Now suppose that B & C never actually went extinct, but instead inhabited a
part of the earth that Humans have a very difficult time accessing (a few
prime examples come to mind...)  For 250 years, we never knew the existence
of B & C -- we only knew of A & D, and our genetic data showed them to form
a clear monophyletic grouping with respect to all other known taxa.  The
zone of gene exchange between A & D could have been thought of either as a
morphocline between sister groups, or as introgressive hybridization between
sister groups.  But then some intrepid taxonomist goes out and discovers
populations of B & C, and genetic data show them to have the phylogenetic
relationships as defined above: ((AB)(CD)).  Would we then necessarily
eliminate the morphocline option for A & D altogether? What aspect of our
knowledge of the existence of B & C changed the relationship between A & D?


> A key part in differentiating the two patterns (morphocline vs.
> introgressive hybridization) can be an understanding of the
> broader relationships of the taxa involved.  You omitted the
> last, perhaps most critical, part of Curtis' statement on the
> mater.

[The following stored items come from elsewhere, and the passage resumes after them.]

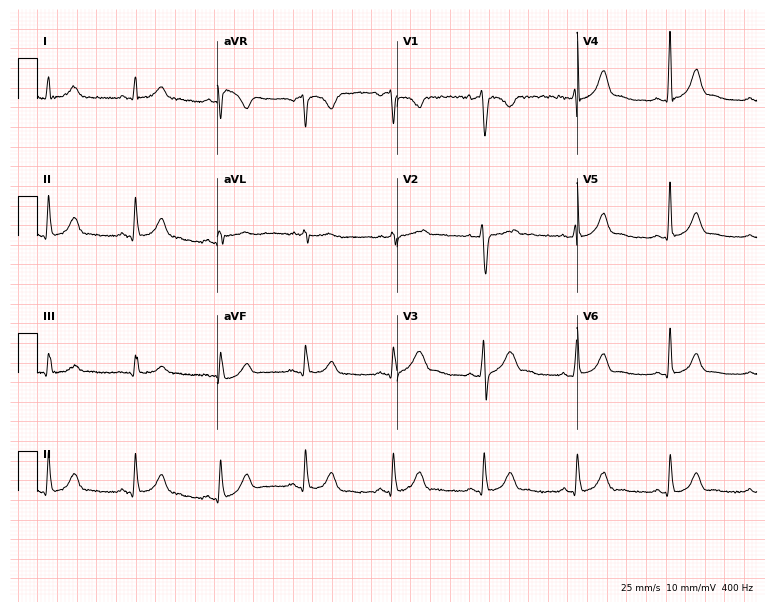
Standard 12-lead ECG recorded from a man, 28 years old. Read as a normal ECG.
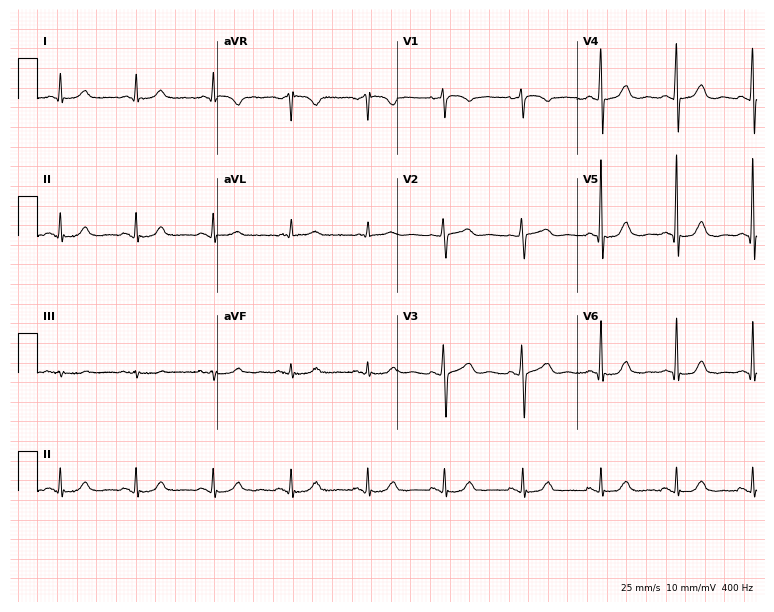
Standard 12-lead ECG recorded from a female patient, 74 years old (7.3-second recording at 400 Hz). Read as a normal ECG.
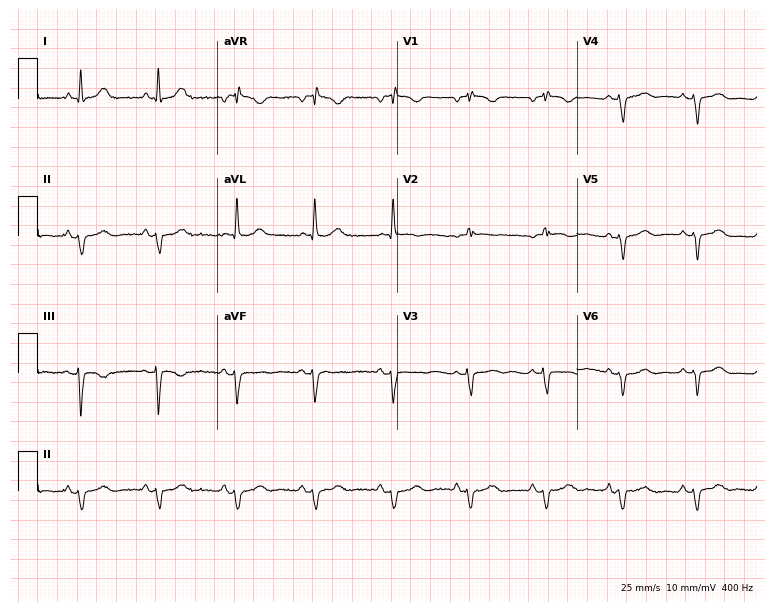
Standard 12-lead ECG recorded from a 74-year-old woman (7.3-second recording at 400 Hz). None of these six findings is recorded: first-degree AV block, right bundle branch block, left bundle branch block, sinus bradycardia, atrial fibrillation, sinus tachycardia.
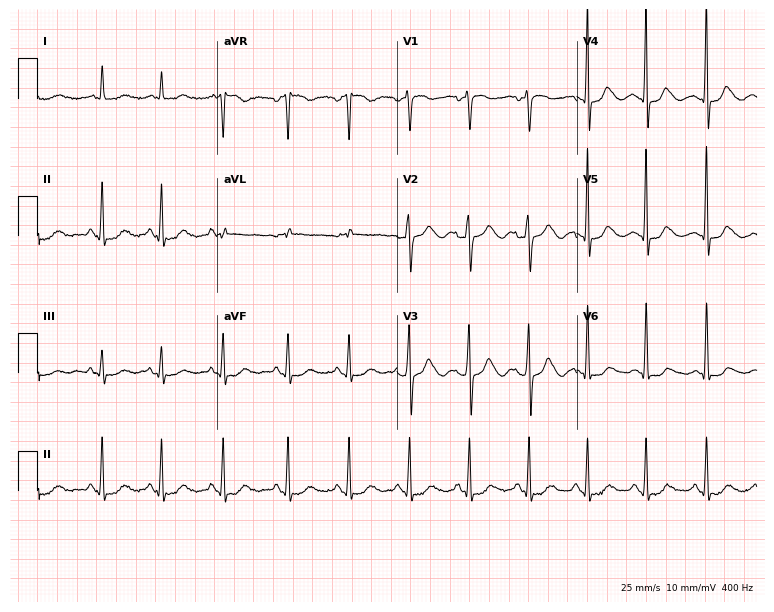
ECG (7.3-second recording at 400 Hz) — a woman, 37 years old. Screened for six findings — first-degree AV block, right bundle branch block, left bundle branch block, sinus bradycardia, atrial fibrillation, sinus tachycardia — none is recorded. Other findings, if any, are not listed.
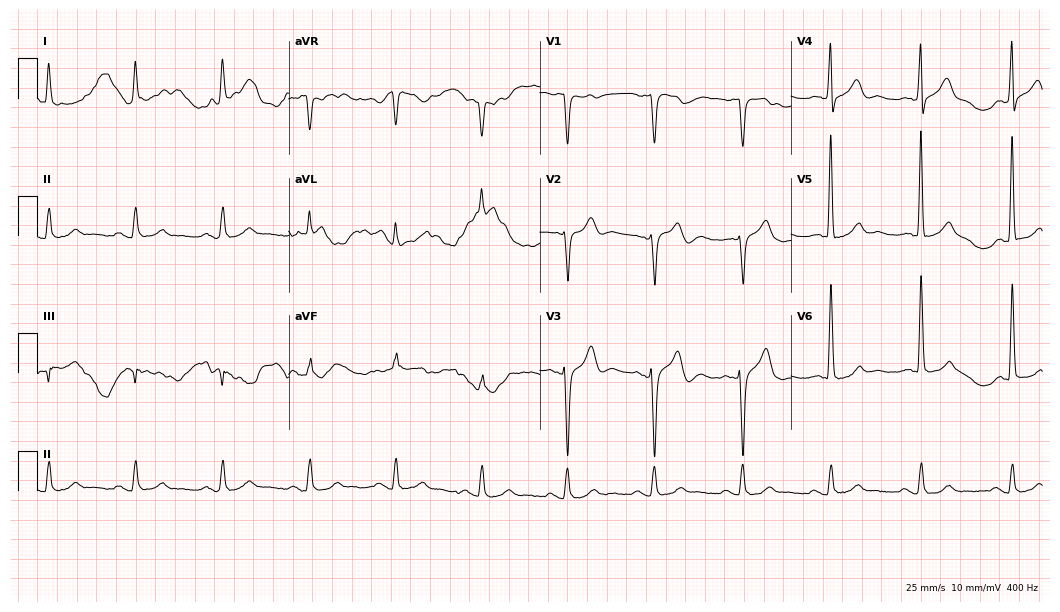
Electrocardiogram, a 72-year-old man. Of the six screened findings (first-degree AV block, right bundle branch block (RBBB), left bundle branch block (LBBB), sinus bradycardia, atrial fibrillation (AF), sinus tachycardia), none is recorded. Only these six findings were labelled.
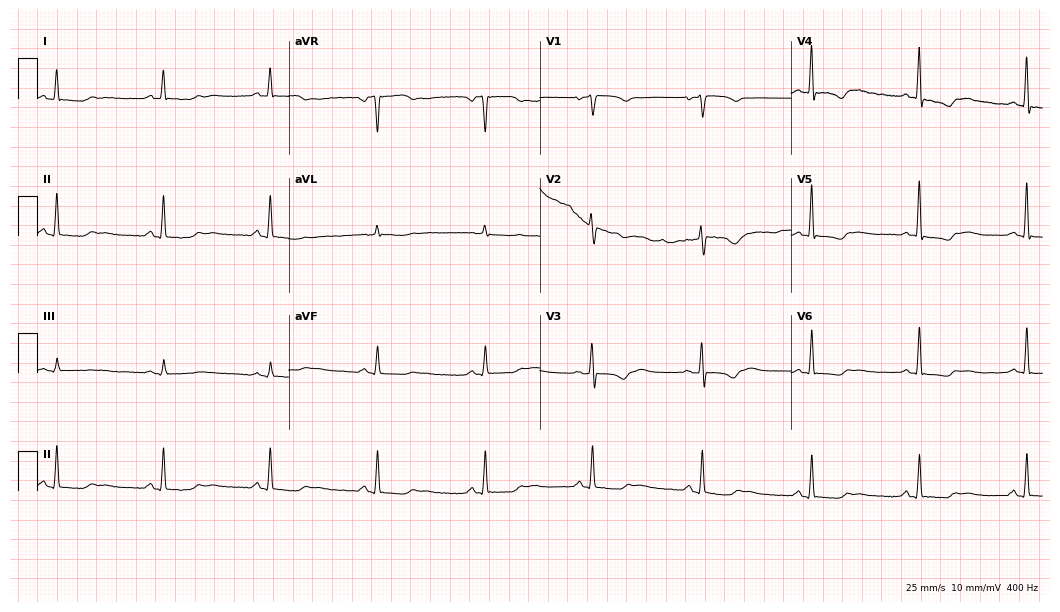
Standard 12-lead ECG recorded from a female, 71 years old (10.2-second recording at 400 Hz). None of these six findings is recorded: first-degree AV block, right bundle branch block (RBBB), left bundle branch block (LBBB), sinus bradycardia, atrial fibrillation (AF), sinus tachycardia.
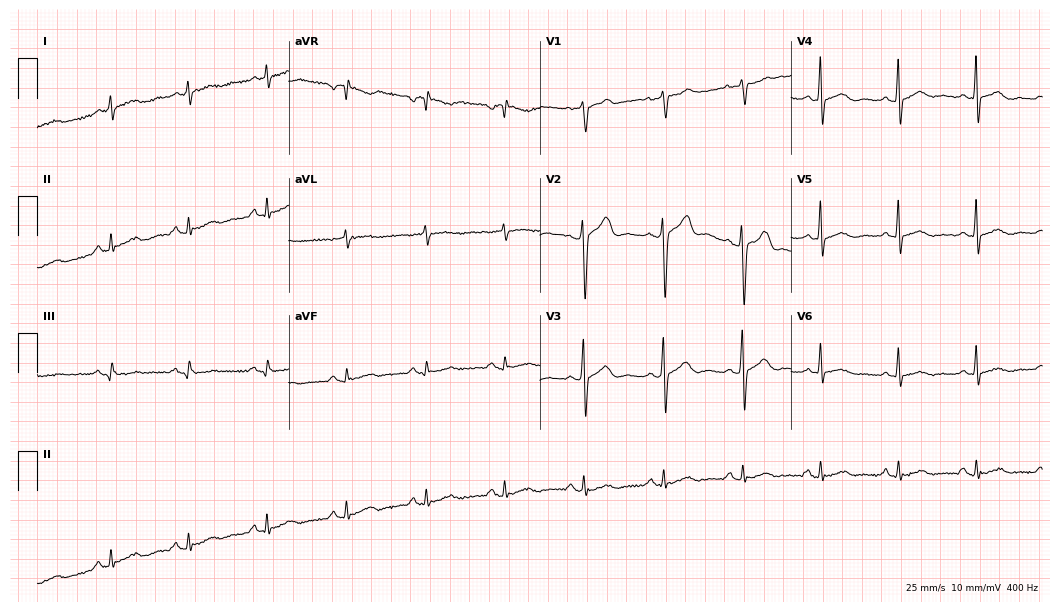
Resting 12-lead electrocardiogram (10.2-second recording at 400 Hz). Patient: a male, 58 years old. Read as a normal ECG.

As he said:
>  "(It especially helps if the two intergrading species turn out
> not to be sister
> species!)"
> Populations that form part of a differentiating morphocline would
> be monophyletic or possibly paraphylethic - and this could be
> demonstrable with genetic data.
> On the other hand, introgressing taxa (previously distinct
> species that have come together and started to hybridise) need
> not be each others closest relatives - and this could also be
> demonstrable with genetic data (and suitable markers could then
> be used to investigate the extent of introgression).
> If the two "messy" (clinal or introgressing) taxa are most
> closely related (or even paraphyletic with respect to some
> peripheral isolate(s)) the problem is obviously a lot more
> complicated.  Either process could/would produce a similar
> pattern of variation (morphological or genetic), and the
> conundrum you are talking about still raises its head......
> Mike
> -----Original Message-----
> From: Taxacom Discussion List [mailto:TAXACOM at LISTSERV.NHM.KU.EDU]On
> Behalf Of Richard Pyle
> Sent: Wednesday, 21 April 2004 6:45 a.m.
> Subject: Re: Real species and ideology
> > It is often a non-trivial task to distinguish between two
> > subspecies separated by a morphocline, on the one hand, and two species
> > separated by an area of introgressive hybridization, on the other, but
> > genetic tools can often be brought to bear to sort out these issues.
> How would you distinguish the two separate patterns (morphocline of
> subspecies vs. introgressive hybridization) -- even with the best
> of genetic
> tools?  Indeed, is there anything fundamentally different between the two
> patterns, other than our artificial imposition of the rank
> "species" in one
> case, and "subspecies" in another?
> This gets right to the heart of my original question to you,
> about defining
> the terms "real" and "artificial" in an evolution/species context, and in
> supporting one perspective over the other.  This thread has taken a
> different direction than what I had hoped it would, but the above
> quote from
> Curtis brings it back to what I'm most interested in understanding.